Mūlabandha, una pratica per muscoli bisessuali
Mulabandha e’ una pratica che si colloca tra le gambe. Tra le gambe gli orifizi, tra gli orifizi, il perineo. Perineo e’ una parola molto bella, affonda la sua stessa etimologia nel greco antico e designa cio’ che e’ intorno al vuoto. E non e’ solo in mulabandha, alla base dei corpi, che lo yoga si gioca intorno ai vuoti.
Tra mulabandha e respirazione, una relazione inseparabile.
In termini di saperi sessuali, e di orientamento sessuale, mulabandha e’ una pratica nobile, inclusiva, che puo’ portare flessibilita’, forza, stabilita’, di un’area del corpo che riguarda la sessualita’ nella sua forma estesa, dalla sollecitazione nelle pratiche sessuali frontali e posteriori alla gravidanza, dalle tecniche di astensione delle emissioni alla salute degli organi nell’area del bacino, ma anche, al di la’ del sessuale, dalla protezione della parte bassa dell’addome durante un’attivita’ fisica alla generale stabilita’ del corpo nella sua mobilita’ quotidiana.
La pratica e’ riportata in molte fonti di matrice tantrica e yogica, tra queste nell’Amrtasiddhi, Xi secolo, nel Goraksasataka, del XIII secolo, nel piu’ tardo Gherandasamhita, del XVIII secolo.
Nella femmina e nel maschio il perineo si estende dal margine inferiore della sinfisi pubica all’apice del cocige, e trasversalmente da un’area ischiatica all’altra; in sintesi, dall’ano agli organi sessuali.
Mulabandha e’ il sigillo di quest’area, si genera muscolarmente con un leggero sollevamento volontario dei muscoli del pavimento pelvico, un lieve risucchio verso l’interno, la sensazione fisica di richiudere di poco gli orifizi, di risalita, di portare il basso verso l’alto.
Si provi con una delicata contrazione muscolare a socchiudere orifizi frontali e posteriori, complici gli sfinteri. L’atto che si compie per trattenere qualcosa che si puo’ emettere e che si vuole contenere per qualche istante.
Risaliamo un istante, per gioco: si provi a guardare verso il soffitto, si risucchino le guance verso l’interno, la bocca si restringe, il sottovuoto, si rilasci.
Si riscenda di nuovo alla base del corpo, tra le gambe.
Per comprendere quanto il respiro e le sue dinamiche siano interconnesse con i muscoli del pavimento pelvico si provi un colpo di tosse e si porti attenzione a come, involontariamente questa volta, per un attimo, si sollevino di qualche millimetro le fasce muscolari tra le gambe.
In piedi, o seduti a gambe incrociate, si provi dunque in fase inspiratoria a contrarre leggermente i muscoli del pavimento pelvico, in fase espiratoria si rilasciano, lasciando che questi ritornino ad una condizione di neutralita’. E’ importante che nella fase espiratoria non si generi uno sforzo, una spinta all’ingiu’, ma semplicemente un rilascio dell’azione muscolare di risucchio appena compiuta.

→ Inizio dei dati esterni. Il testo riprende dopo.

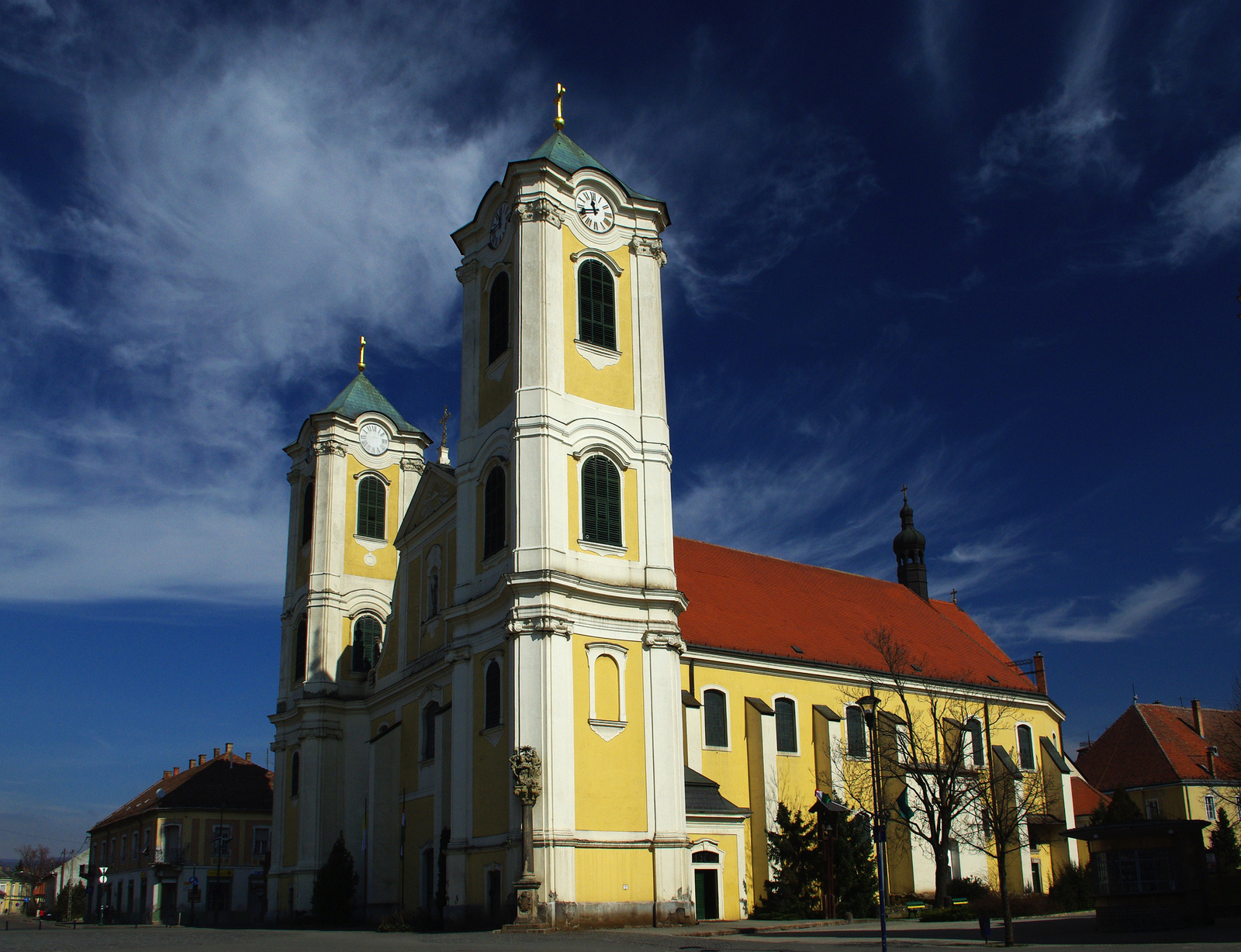 R. k. templom (Szent Bertalan) (Gyöngyös, Hanisz Imre tér)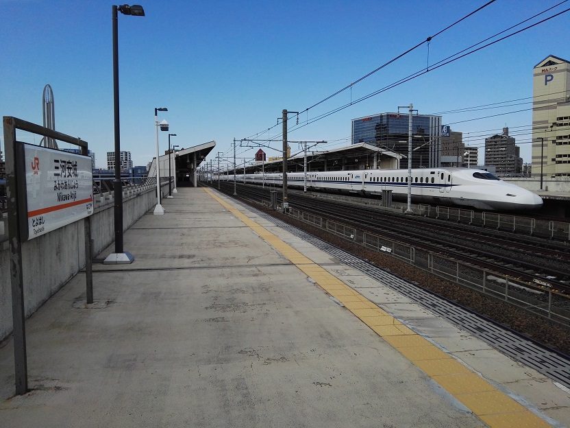 A Kodama is stopping at Mikawa-Anjo Station

Si ripeta qualche volta accompagnando l’azione con respirazioni profonde e regolari. Una pulsazione ripetuta in sincronia con le inspirazioni e le espirazioni.
La pratica di mulabhanda si presta ad accompagnare una sequenza di asana sul tappetino tanto quanto ad essere praticata, sempre con la dovuta attenzione al movimento e al respiro, in momenti della giornata in piedi o seduti.
Si riporta qui, a evidenziare l’importanza della dinamica di risalita di mulabhanda con le pratiche di risalita del respiro, un passo dal Dattatreyayogasastra, testo del XIII secolo, qui nella versione in cui come ausilio all’azione si utilizza il contatto del tallone:
Colui il quale pratica regolarmente la chiusura della radice (mulabhanda) conosce lo yoga. Il praticante prema il tallone contro l’ano e forzatamente si contragga il perineo ancora e ancora, in modo tale che risalga il respiro. Nella chiusura della radice respiro discendente e ascendente, il nada e il bindu, si uniscono, e per certo questo conferisce successo nella pratica.[1]
[1] Traduzione in italiano dalla traduzione inglese in Roots of Yoga, J. Mallinson and M. Singleton, Penguin Classics, 2017, pag. 242.